The buttery light of my porch bounces off her white skirt, not a stain in sight despite the fact that we’ve been playing volleyball and climbing the yellow tree that grows in front of my house. I look at its trunk, the strong base that used to shield us from mass invaders and aliens, the branches that squiggle out like veins in an arm holding up our feet from the lava or maggots or sharks of our childhood imagination. Now my yellow tree whispers in the soft winds, leaves rustling in the night, swishing against one another, showing us how to kiss. The cushioned swing we sit on creaks as I tuck my right corduroy-cladded leg underneath my left. I let my focus drift back to our hands.

“He’s so cute. You think he’ll like it?” Her voice is an octave higher than mine so as I focus on her smooth fingers, I make a mental note to copy that too.

“Yea,” I say absently. The tree in front of my house shivers and shakes, a leaf slipping off and sashaying smiles to the ground.

She kisses her hand again. Her lips are stiff and hard and I can still see the clock ping at five seconds as she squeezes her eyes closed.

“No Mía. Not like that.” Her face drops. Suddenly my lips are against hers. Or her lips against mine. She tastes of Bubble Jug and jasmine, her lips softer than the summer breeze that lifts her hair and strokes my face. Her mouth is warm and relaxed, nothing like the kisses to her hand. Someone’s body slacks and as quickly as the kiss happens, it is over.

“Er.” I mumble something and stumble into the house. I can feel her eyes burn through my hair and into the back of my neck.

  

The next day, the eighth period bell rings and I shuffle out of class with everyone else. Mía wasn’t in 6th period math or 7th period science. I begin to walk down the main staircase but there is—as there is every day—a traffic jam. I turn and go to the back stairway no one ever has the patience to use. It is dusty and deserted, spiders and their webs its main inhabitants. I descend the stairs with heavy steps, my arms swinging from the impact. As I turn a flight to the lower level, I stop in my tracks. On the platform between the two flights sits Mía on the window sill. Her hair cascades down her tight black shirt and she wears earrings that are too large for her face. Tony’s hands are hungrily on her hips, caressing up and down her sides. She kisses him with her eyes squeezed shut.
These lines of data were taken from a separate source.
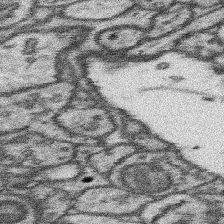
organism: Mouse
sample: Somatosensory cortex neuropil
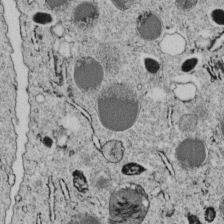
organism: C. elegans
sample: C. elegans embryo early stage
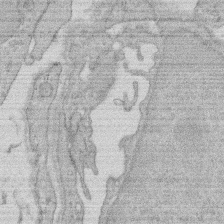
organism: Rat
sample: Salivary granule
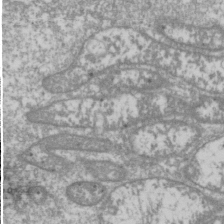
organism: Drosophila
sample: Cell division; meiosis; drosophila spermatocytes
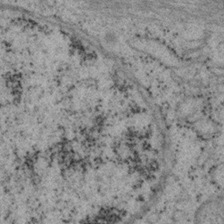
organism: Human
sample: HeLa cells
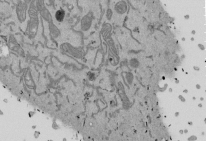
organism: Mouse
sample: ED-1 cell nuclei; centrioles
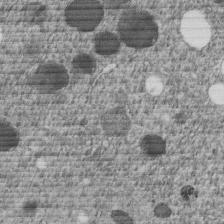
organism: C. elegans
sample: C. elegans embryo early stage
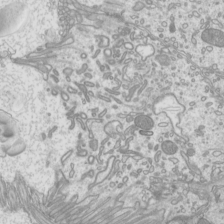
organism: Mouse
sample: Cilia; mouse epididymis
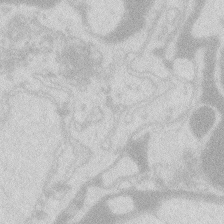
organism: Zebrafish
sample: Macrophage
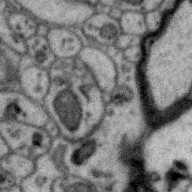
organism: Zebra finch
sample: Brain
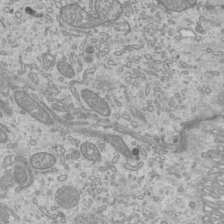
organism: Mouse
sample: Cilia; mouse epididymis
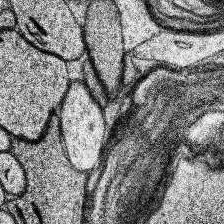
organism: Human
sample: Temporal Lobe
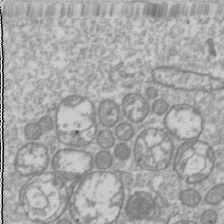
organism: Drosophila
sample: Cell division; meiosis; drosophila spermatocytes
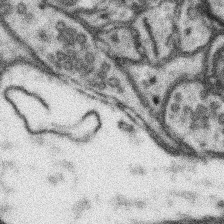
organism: Mouse
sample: Somatosensory cortex neuropil
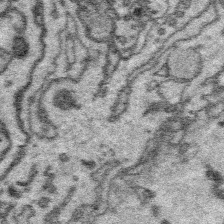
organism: Platynereis dumerilii
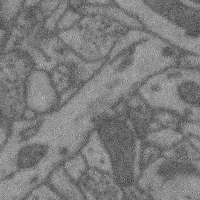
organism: Mouse
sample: Cerebral cortex
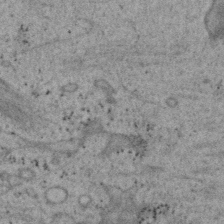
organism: Human
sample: HeLa cells
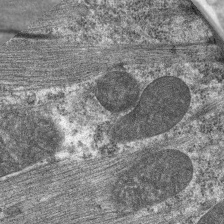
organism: C. elegans
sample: Pharynx
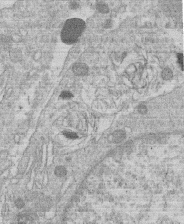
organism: Human
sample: Macrophage cells
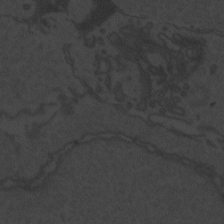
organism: Zebrafish
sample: Macrophage infected with Toxoplasma gondii
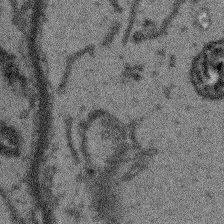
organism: Arabidopsis thaliana
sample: Root tip
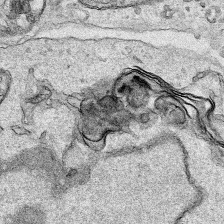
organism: Human
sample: Mitochondria in HCT116 cells
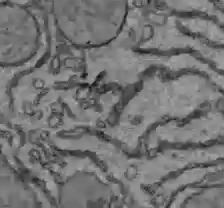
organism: C57BL Mouse
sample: Liver
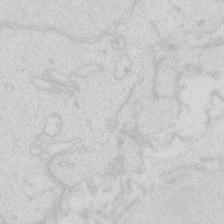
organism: Zebrafish
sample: Macrophage

They do not see me and after a few moments, they get up and exit through the back door. I am following them before I remember deciding to. I wait a couple minutes before slowly pushing the door open and slipping my body through the small space. It is sunny and bright and I squint away from the sunshine. Ahead is our football field, the perimeter surrounded by a high springy gate with diamond-shaped gaps. I curl my fingers through the large holes and stand so close my nose touches the cold metal. They are in the middle of the field. She sits facing me with her legs curled to her right and he sits opposite her, obscuring her view. I am far enough where they do not notice me, but I can see them somewhat clearly. They kiss in the same awkward tense motion of the staircase. Something claws at my insides.

After an eternity, he gives her a small kiss, says something that she nods and smiles to, and walks away. She sits there for a while after he leaves staring at the ground, lost in her thoughts. Her face twists but I cannot tell if it’s a smile.

A moment later, she begins gathering her bag and when she looks up, spots me. I cannot read the look on her face. Her eyebrows furrowed, head tilted, lips parted like someone whose words are wedged in their throat. From the distance I can’t tell if it’s a look of anger or hurt, love or hate. But it only lasts a second.

As soon as she notices me, she is suddenly restless, wiping invisible specks off her black skirt. She seems to stand there forever as I watch her, brushing bits and pieces of nothing off her clothes, tucking strands of hair behind an ear that is already full, fidgeting with her bookbag. She rises from the green field, still wiping her skirt and avoiding my eyes. She moves a hand across her waist, brushing off ghostly dirt. I want to give her a look that asks what she’s doing but she doesn’t lift her eyes to mine, only continues patting at her shirt, slapping something off her body where the motion looks almost painful. I watch as she stands there cleaning herself, intent on dusting off shame.